PhobiaSocialis.pl

Pełna wersja: Jak pozbyłam się fobii
Aktualnie przeglądasz uproszczoną wersję forum. Kliknij tutaj, by zobaczyć wersję z pełnym formatowaniem.
Od jakiegoś czasu jestem szczęśliwą osobą, pozbawioną jarzma fobii.
Dopiero teraz dostrzegam, jak bardzo to zaburzenie mnie ograniczało.

Poza stosowaniem propagowanej przez Marianne - śmiechoterapii, po prostu postanowiłam żyć twórczo, przełamywałam różne przyzwyczajenia, wykształciłam w sobie postawę bezinteresowną - i tutaj widzę zbieżność ze śmiechoterapią.

Śmiech ma to do siebie, że jest bezinteresowny. Śmiejemy się tak po prostu, bez myślenia o tym, co to nam da. Podobnie jest z tworzeniem czegoś dla samej frajdy tworzenia. I tutaj widzę klucz do zniszczenia fobii. Odrzucenie oczekiwań.
Tylko pozazdrościć wpisu w tym mało popularnym dziale! W terapii Richardsa także jest fragment o tych oczekiwaniach i myślę, że coś w tym jest. Mi też takie nastawienie pomaga, lęki są coraz rzadsze.
Po przeczytaniu Twojego postu pojawiła się we mnie iskierka nadziei.
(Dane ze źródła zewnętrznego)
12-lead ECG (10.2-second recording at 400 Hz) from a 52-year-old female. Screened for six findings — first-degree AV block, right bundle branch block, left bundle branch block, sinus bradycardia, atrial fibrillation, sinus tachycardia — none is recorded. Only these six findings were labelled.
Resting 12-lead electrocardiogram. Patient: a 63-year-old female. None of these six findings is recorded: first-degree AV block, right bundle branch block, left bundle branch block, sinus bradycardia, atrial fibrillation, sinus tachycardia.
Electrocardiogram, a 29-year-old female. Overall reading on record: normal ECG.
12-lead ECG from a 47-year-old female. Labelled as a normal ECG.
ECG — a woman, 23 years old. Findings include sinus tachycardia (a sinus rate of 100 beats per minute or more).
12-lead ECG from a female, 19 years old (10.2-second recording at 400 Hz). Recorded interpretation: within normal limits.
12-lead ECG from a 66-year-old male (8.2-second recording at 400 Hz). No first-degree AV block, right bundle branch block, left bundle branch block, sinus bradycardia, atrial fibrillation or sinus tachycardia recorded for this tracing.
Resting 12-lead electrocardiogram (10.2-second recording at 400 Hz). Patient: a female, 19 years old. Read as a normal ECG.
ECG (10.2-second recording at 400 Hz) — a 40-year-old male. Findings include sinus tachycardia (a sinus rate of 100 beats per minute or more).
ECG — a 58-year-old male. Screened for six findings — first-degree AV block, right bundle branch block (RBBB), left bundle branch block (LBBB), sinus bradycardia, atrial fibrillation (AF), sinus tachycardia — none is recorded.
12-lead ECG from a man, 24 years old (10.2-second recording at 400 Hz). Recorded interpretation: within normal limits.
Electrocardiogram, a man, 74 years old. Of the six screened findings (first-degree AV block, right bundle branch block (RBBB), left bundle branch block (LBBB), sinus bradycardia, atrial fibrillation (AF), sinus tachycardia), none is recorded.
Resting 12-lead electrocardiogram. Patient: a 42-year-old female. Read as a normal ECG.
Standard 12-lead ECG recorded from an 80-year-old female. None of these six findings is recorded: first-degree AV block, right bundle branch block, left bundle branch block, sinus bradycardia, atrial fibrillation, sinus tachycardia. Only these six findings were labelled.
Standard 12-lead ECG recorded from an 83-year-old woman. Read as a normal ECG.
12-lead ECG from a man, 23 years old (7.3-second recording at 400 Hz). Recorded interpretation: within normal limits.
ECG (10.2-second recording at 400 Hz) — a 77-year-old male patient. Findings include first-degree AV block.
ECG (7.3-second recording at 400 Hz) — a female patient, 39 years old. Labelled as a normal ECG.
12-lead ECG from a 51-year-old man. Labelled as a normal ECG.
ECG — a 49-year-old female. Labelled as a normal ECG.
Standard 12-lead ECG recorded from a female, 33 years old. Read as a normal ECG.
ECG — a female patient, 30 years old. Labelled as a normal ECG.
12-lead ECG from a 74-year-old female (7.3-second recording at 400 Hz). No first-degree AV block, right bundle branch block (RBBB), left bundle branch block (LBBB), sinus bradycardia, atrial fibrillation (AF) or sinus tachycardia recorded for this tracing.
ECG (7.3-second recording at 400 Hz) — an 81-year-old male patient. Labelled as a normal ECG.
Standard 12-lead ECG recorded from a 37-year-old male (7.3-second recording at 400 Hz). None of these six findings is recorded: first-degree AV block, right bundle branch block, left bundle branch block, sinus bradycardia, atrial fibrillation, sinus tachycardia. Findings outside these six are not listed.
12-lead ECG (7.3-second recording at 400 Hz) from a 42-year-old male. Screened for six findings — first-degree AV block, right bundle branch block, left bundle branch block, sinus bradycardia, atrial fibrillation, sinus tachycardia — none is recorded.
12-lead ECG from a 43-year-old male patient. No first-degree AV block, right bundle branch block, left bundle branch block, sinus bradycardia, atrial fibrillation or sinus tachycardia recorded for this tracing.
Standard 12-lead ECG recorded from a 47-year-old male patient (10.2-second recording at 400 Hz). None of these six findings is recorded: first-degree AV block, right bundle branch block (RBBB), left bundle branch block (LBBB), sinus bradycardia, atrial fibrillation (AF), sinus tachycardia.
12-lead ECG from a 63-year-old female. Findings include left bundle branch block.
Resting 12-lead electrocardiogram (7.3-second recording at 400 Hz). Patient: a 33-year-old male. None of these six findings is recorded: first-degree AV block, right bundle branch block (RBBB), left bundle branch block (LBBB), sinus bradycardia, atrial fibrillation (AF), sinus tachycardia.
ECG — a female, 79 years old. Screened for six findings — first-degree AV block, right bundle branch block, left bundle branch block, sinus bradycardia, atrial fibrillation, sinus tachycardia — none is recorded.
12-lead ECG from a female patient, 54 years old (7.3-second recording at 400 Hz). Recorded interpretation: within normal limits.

Może i mnie się uda?
Skoro poczułaś moc to może i się uda.. :Stan - Uśmiecha się: Bądź wytrwała i walcz o swoje.. :Stan - Uśmiecha się:

I ja mam nadzieje, że opowiem tu kiedyś moją optymistyczną historię i zmotywuje innych do walki o lepszego siebie.. :Stan - Uśmiecha się:

Ale to na razie chyba odległa przyszłość.. :Stan - Uśmiecha się - Wystawia język 2:
Z całego serca życzę Wam tego, byście pozbyli się fobii.
I bardzo się cieszę, że mój wpis Was motywuje.

Naprawdę warto. Nikt nie jest skazany na fobię. Jestem pewna.
Ale taka pełna postawa bezinteresowna oznacza, że nie oczekujemy niczego w życiu, zadowolimy się byciem bezdomnym na ulicy w zimny, grudniowy dzień i znienawidzonym przez wszystkich, włączając w to naszych rodziców. Ciężka sprawa taka bezinteresowność...
Bardzo lekka. Niczego i nikogo nie potrzebuję, więc dopiero jestem w stanie kochać innych ludzi. Teraz dopiero znam swoje powołanie, chcę pomagać innym.

I teraz ludzie sami do mnie się garną, odczuwają ciepło, które mam w sobie. :Stan - Uśmiecha się:

Polecam bezinteresowność, tylko w ten sposób tak naprawdę można zrozumieć, czym jest szczęście.
Nie wiem, czy jest coś takiego jak totalna bezinteresowność, własna satysfakcja to też powód ;]
W każdym razie nie ukrywam, że na chwilę obecną ciężko byłoby mi wyobrazić sobie odrzucenie JAKICHKOLWIEK oczekiwań. W ogóle to często powtarzany paradoks - dopiero po tym, gdy stwierdziło się, że "nic nie muszę", to wtedy nadchodziły sukcesy. WTF.
stap!inesekend napisał(a):dopiero po tym, gdy stwierdziło się, że "nic nie muszę"
Stwierdzić to sobie można, a życie i tak zweryfikuje, że jednak wiele rzeczy musisz :Stan - Uśmiecha się - Mrugając:
stap!inesekend napisał(a):W ogóle to często powtarzany paradoks - dopiero po tym, gdy stwierdziło się, że "nic nie muszę", to wtedy nadchodziły sukcesy. WTF.

W rzeczywistości to nie jest paradoks.

To prawda, czuję się teraz jak Harry Potter. Zamarzy mi się coś, dostaje to.